DCSIMG

Northern US recovers from storm as another builds

The region has started the recovery process from the snowstorm. Picture: AP

The region has started the recovery process from the snowstorm. Picture: AP

  • by TIM MCLAUGHLIN IN BOSTON AND EDITH HONAN IN NEW YORK
 

THE US north-east has started digging itself out after a blizzard dumped up to 40 inches of snow with hurricane force winds, killing at least nine people and leaving hundreds of thousands without power.

Utility companies were yesterday reporting roughly 350,000 customers still without electricity across a nine-state region after the wet, heavy snow brought down tree branches and power lines. About half a million had been down as of late Saturday.

Air traffic began to return to normal Sunday after some 5,800 flights were cancelled on Friday and Saturday.

Rare travel bans in Connecticut and Massachusetts were lifted but roads throughout the region remained treacherous, according to state transportation departments.

As the region recovered, another large winter storm building across the Northern Plains was expected to leave a foot of snow and bring high winds from Colorado to central Minnesota into today, the National Weather Service said.

South Dakota was expected to be hardest hit, with winds reaching 50 miles per hour, creating white-out conditions. The storm was expected to reach parts of Nebraska, North Dakota, Wyoming and Wisconsin.

Friday and Saturday’s mammoth storm stretched from the Great Lakes to the Atlantic and covered several spots in the north-east with more than three feet of snow. Connecticut, Rhode Island and Massachusetts took the brunt of the blizzard.

Roads were impassable, and cars were entombed by snow drifts. Some people couldn’t open the doors of their homes.

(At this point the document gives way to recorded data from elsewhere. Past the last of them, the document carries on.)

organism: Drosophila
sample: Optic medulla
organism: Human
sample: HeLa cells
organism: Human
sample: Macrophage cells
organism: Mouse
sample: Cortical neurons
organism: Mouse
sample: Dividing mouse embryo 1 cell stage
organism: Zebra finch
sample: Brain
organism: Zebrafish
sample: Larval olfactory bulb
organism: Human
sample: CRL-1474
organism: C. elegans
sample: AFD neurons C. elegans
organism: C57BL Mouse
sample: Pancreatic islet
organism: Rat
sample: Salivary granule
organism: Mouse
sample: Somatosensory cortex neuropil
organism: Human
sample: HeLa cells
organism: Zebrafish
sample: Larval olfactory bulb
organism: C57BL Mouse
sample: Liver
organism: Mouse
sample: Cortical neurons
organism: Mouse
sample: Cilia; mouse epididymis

“It’s like lifting cement,” said Michael Levesque, who was shovelling snow in Massachusetts. They say it’s two feet, but I think it’s more like three feet.”

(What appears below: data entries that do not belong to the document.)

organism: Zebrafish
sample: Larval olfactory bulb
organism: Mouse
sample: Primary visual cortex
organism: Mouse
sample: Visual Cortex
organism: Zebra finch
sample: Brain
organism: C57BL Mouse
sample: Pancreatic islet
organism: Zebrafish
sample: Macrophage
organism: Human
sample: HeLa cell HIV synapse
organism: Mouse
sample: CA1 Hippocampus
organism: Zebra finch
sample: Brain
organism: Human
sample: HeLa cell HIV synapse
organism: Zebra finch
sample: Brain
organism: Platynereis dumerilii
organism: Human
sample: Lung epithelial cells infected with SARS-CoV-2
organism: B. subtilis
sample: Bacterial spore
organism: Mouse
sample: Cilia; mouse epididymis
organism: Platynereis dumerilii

Hamden, Connecticut, had 40in and nearby Milford 38in, the National Weather Service said.

Stratford, Connecticut, mayor John Harkins told WTNH television that snow had fallen at a rate of six inches an hour and even ploughs were getting stuck.

The storm dropped 31.9in of snow on Portland, Maine, breaking a 1979 record, the weather service said. Winds gusted to 83 miles per hour at Cuttyhunk, New York, and brought down trees across the region.

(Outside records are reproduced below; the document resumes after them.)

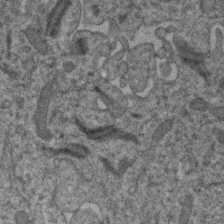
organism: Human
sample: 1205lu cells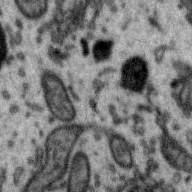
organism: Zebra finch
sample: Brain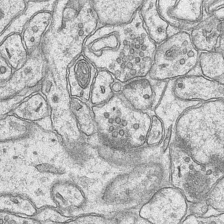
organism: Mouse
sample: CA1 Hippocampus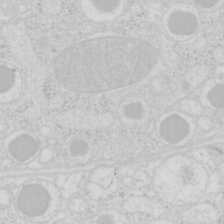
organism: Mouse
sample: Pancreas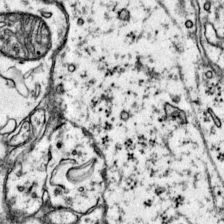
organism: Mouse
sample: Primary visual cortex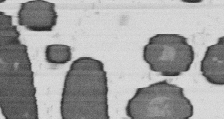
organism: B. subtilis
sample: Bacterial spore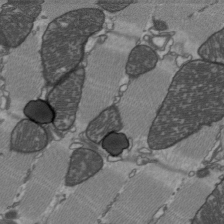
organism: C57BL Mouse
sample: Heart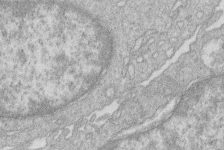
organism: Human
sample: Macrophage cells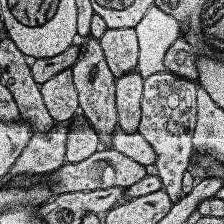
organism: Human
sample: Temporal Lobe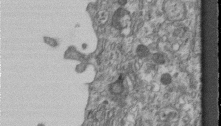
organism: Mouse
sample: Centriole in ependymal cells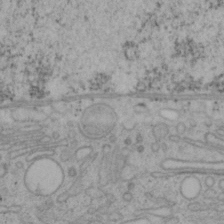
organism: Human
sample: HeLa cells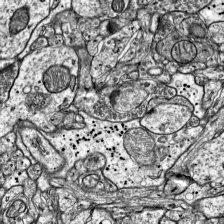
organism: Mouse
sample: Visual Cortex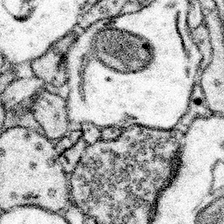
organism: Mouse
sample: Somatosensory cortex neuropil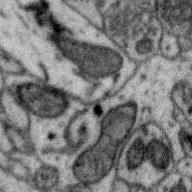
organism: Zebra finch
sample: Brain

The storm contributed to at least five deaths in Connecticut and two each in New York state and Boston, authorities said. A motorist in New Hampshire also died when he went off a road but authorities said his health may have been a factor in the crash.

The two deaths in Boston were separate incidents of carbon monoxide poisoning in cars, an 11-year-old boy and a man in his early-20s. The boy had climbed into the family car to keep warm while his father cleared snow. The engine was running but the exhaust was blocked, said authorities.

There were also road rescues along the Long Island Expressway from Friday night to Saturday morning, some using snowmobiles. A baby girl was delivered early Saturday by emergency services personnel in Worcester, Massachusetts.

Still, the storm was not as bad as some of the forecasts led many to fear, and not as dire as the blizzard of 1978, used by New Englanders as the benchmark by which all other winter storms are measured.

In New York, where Central Park recorded 11in, not even enough to make the Top 10 list, Mayor Michael Bloomberg said the city “dodged a bullet” and its streets were “in great shape.”

The three major airports – LaGuardia, Kennedy and Newark – were up and running by late yesterday morning after shutting down the evening before.